As I peer today across the mountain tops
and into the blackening heavens,
as darkness obscures the blazen sun
and thunder rumbles of an approaching storm,
I see what we saw then, and feel what we felt when
the first tales of god were dreamed
and I remember .

by Jason Weaver

Author’s Note: This photo-poem was submitted as part of an open link poetry exposition at D‘verse Poet’s Pub. Come check it out!
Note: After publication, I changed the word “They [told]” to “We [told]”  ~Jason

Truth and Love

Despite the arduous attention (and oft worst intention) of those among him, whom I will not mention, and most resolutely by the virtue (and its very lacking) of such said invention, he became to know, that is, to witness, to discern and to inhabit, that which had previously been unattained, the unfeigned Truth. Oh, tried mightely, they did, and many time persuasively in their impudent abscondence.  But what those unversed in truth unrehearsed fail to grasp is that Honesty is not wrested from pools of contemtion, No! any more than it is so fabricated from bits and parts of fractured falsehoods. Truth is not a mere word rolled from a tickle-tricked tongue, a forehead creased twixt eyes fixed in faked expression, or a some superflous contrivance of calculated means, not one bit! Rather, Truth is the grand manifestation derived by one’s alignment and habitation with the universe in time and space infinitum. Or in other words, you cannot lie a truth.

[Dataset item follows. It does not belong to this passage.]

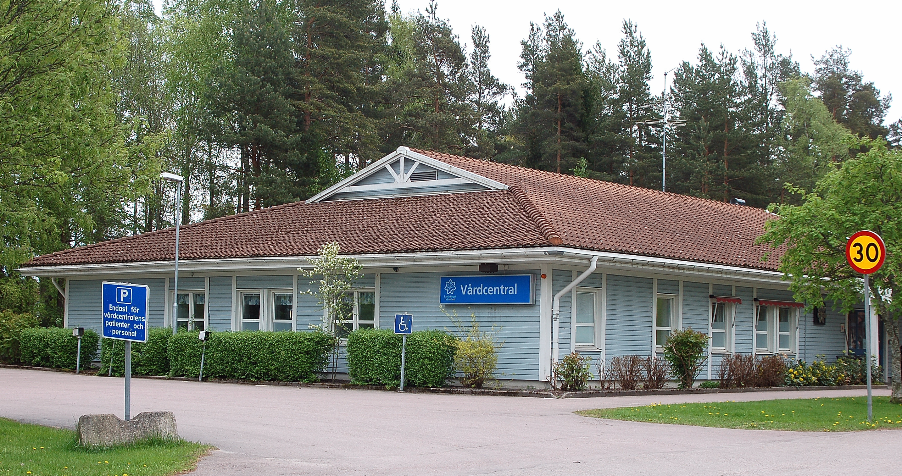 Lövnäs Vårdcentral, Hammarö.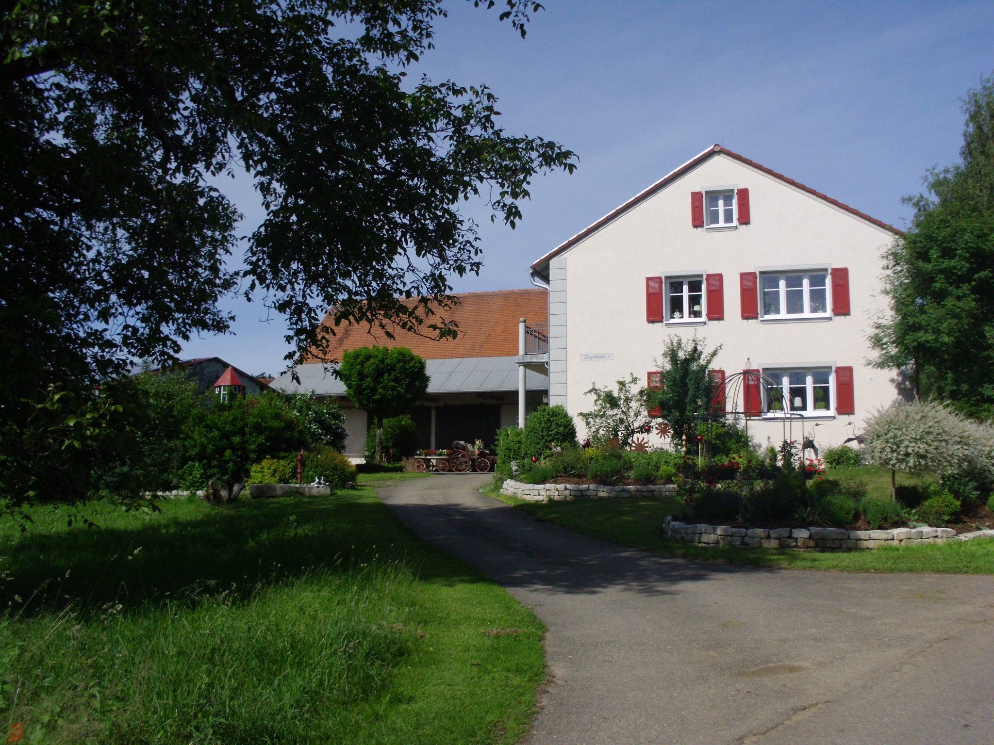 Ziegelhütte, Ortsteil des Marktes Heidenheim im mittelfränkischen Landkreis Weißenburg-Gunzenhausen, Anwesen "Ziegelhütte 1"

Well, as you can no doubt imagine (for no doubt is being cast!), upon having been first availed to the Truth unassailed, he greatly resented all of the lies and as well as those who dared to lie them. And as time progressed, the malice digressed into a sort of  sorrowful and pithy pity. How terribly saddening it is to never know the beauty of Truth, and trust, and all that is just! And sooner than later, as space amplified about him in pulses and pushes,  he verily found himself unbound in Truth and Love, Love being inseparable from Truth and Truth from Love. In a moment of pure clarity (and free of any piety), he saw of the charity which brought him to this epiphanic apex, and knew, yes knew through the connected universe, that he must love those responsible, those who had lied, who cheated, who stole repeated, for they showed him the Truth.